Site Reliability Engineer (SRE) We are looking for a Middle Site Reliability Engineer (SRE) to join our team and help to maintain, scale, and improve the reliability of modern cloud-native platforms. This role is ideal for an engineer with solid production experience in Kubernetes and distributed systems who enjoys solving complex reliability, performance, and operational challenges.
As an SRE, your primary focus will be ensuring platform stability, availability, and operational excellence across customer environments. You will work closely with a Tech Lead and cross-functional teams to improve system resilience, strengthen incident response processes, and continuously enhance infrastructure reliability, security, and performance.

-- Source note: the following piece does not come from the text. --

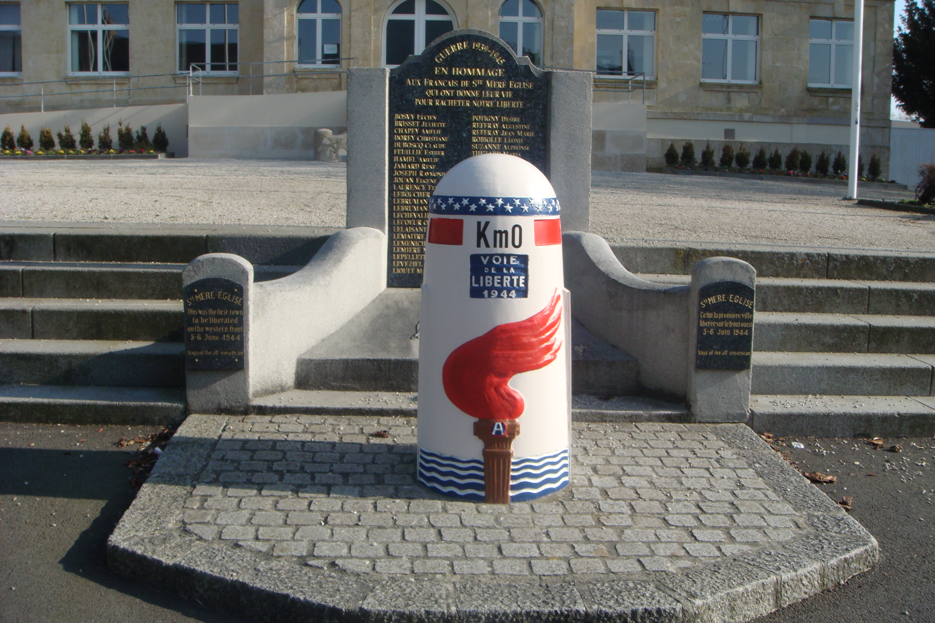 il s'agit de la borne 0, point de départ de la voie de la liberté qui se termine à Bastogne en Belgique.

A key part of this role is active participation in incident management, including on-call, investigation of P1/P2 incidents, root cause analysis, and implementation of long-term preventive measures.

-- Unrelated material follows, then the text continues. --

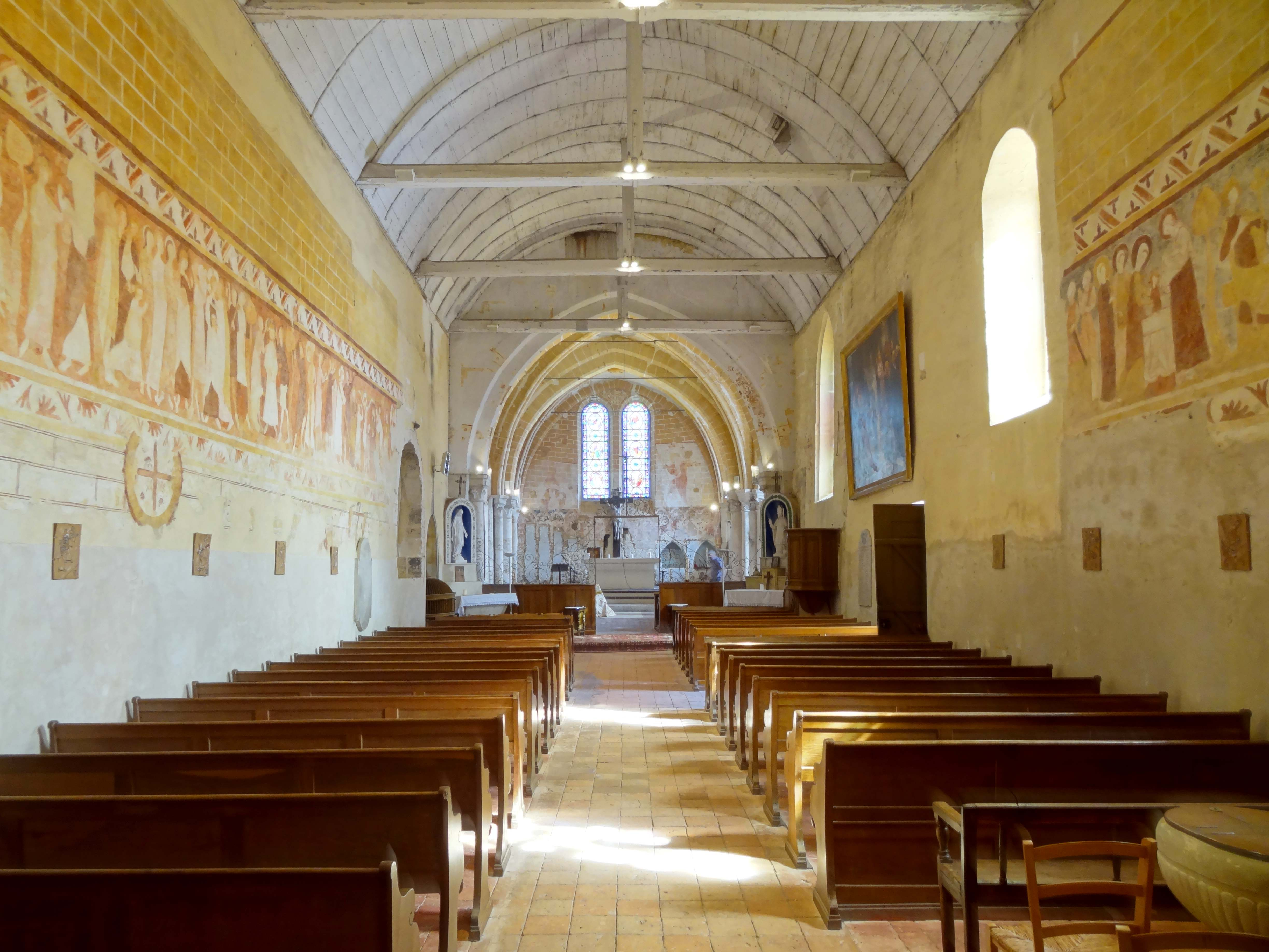 Intérieur de l'église - voir titre.

Responsibilities: * Be responsible for platform stability and ad hoc implementations on the projects you are assigned to. * Continuously evaluate infrastructure and propose improvements in: Security, Performance, Cost optimization, (with support from a Tech Lead). Participate in on-call for critical P1/P2 incidents * Prepare runbooks and a knowledge base for L2 engineers * Handle day-to-day operational and infrastructure tasks raised by customers
Experience & Qualification:
Cloud & Infrastructure: * Strong hands-on experience with AWS (minimum 3 years). * Solid production experience with Kubernetes (minimum 2+ years) * Experience with Amazon EKS (preferred) or other managed Kubernetes platforms * Creating and managing clusters * Performing cluster upgrades * Troubleshooting production workloads * Infrastructure as Code using Terraform * Strong Linux knowledge
Kubernetes & Container Ecosystem: * Deep understanding of Kubernetes architecture (API Server, Scheduler, Controller Manager, etcd, CNI, CSI) * Strong hands-on experience troubleshooting Kubernetes workloads (pods, nodes, networking, DNS, storage, scheduling) * Proven ability to debug production issues (CrashLoopBackOff, OOMKilled, Pending pods, failing probes, resource pressure) * Troubleshooting service-to-service communication issues (ClusterIP, NodePort, Ingress, LoadBalancer) * Experience operating workloads on managed Kubernetes platforms (e.g., EKS) * Experience managing and deploying workloads using Helm (chart development, templating, dependency management, values structuring) * Hands-on experience with: HPA (Horizontal Pod Autoscaler), Karpenter, KEDA (would be a plus) * Understanding of scaling strategies, limits, and cost implications * Experience working with GitOps workflows * Familiarity with ArgoCD — nice to have * Understanding of deployment strategies (rolling, blue/green, canary) * Experience operating stateful workloads inside Kubernetes * Understanding of Persistent Volumes, StorageClasses, and CSI drivers * Experience working with databases deployed in Kubernetes (PostgreSQL, MySQL, Redis, or other stateful services)
Databases & Data Layer: * Experience managing AWS databases: RDS (MySQL, PostgreSQL, etc.), DynamoDB. * Understanding of: * Backup and restore strategies * Scaling (read replicas, autoscaling, provisioned vs on-demand capacity) * Monitoring database health and performance * Solid knowledge of SQL queries, indexing, query optimization, and execution plans * Database configuration and tuning (connections, memory, storage engines, replication settings, parameter groups, etc.) * Experience managing databases running inside Kubernetes (stateful workloads) * Understanding of networking and security between applications and databases
Observability & Monitoring: * Setting up and maintaining an observability stack: * Prometheus * Grafana * Alloy (or similar collectors) * Victoria metrics would be a plus * Configuring alerting * Working with CloudWatch metrics and logs * Using SNS + Lambda for alert automation and routing * Monitoring Kubernetes clusters and databases
CI/CD: GitHub Actions; GitLab CI is a plus; implementing security scanning (e.g., Trivy) in CI pipelines.
What we offer: * Paid vacation — 16 days per year; * Documented (16 days) and undocumented (5 days) sick leave; * Leave for significant life events; * Compensation for medical insurance (for our employees based in UA); * Flexible working hours (start at 8.00-11.00 o’clock); * Weekends according to the Ukrainian/Local calendar; * Engaging projects with opportunities for career growth; * Certifications, Udemy courses; * Corporate events, team-building activities, * Gifts and recognition from the company; * A friendly, open, and supportive team culture without excessive bureaucracy.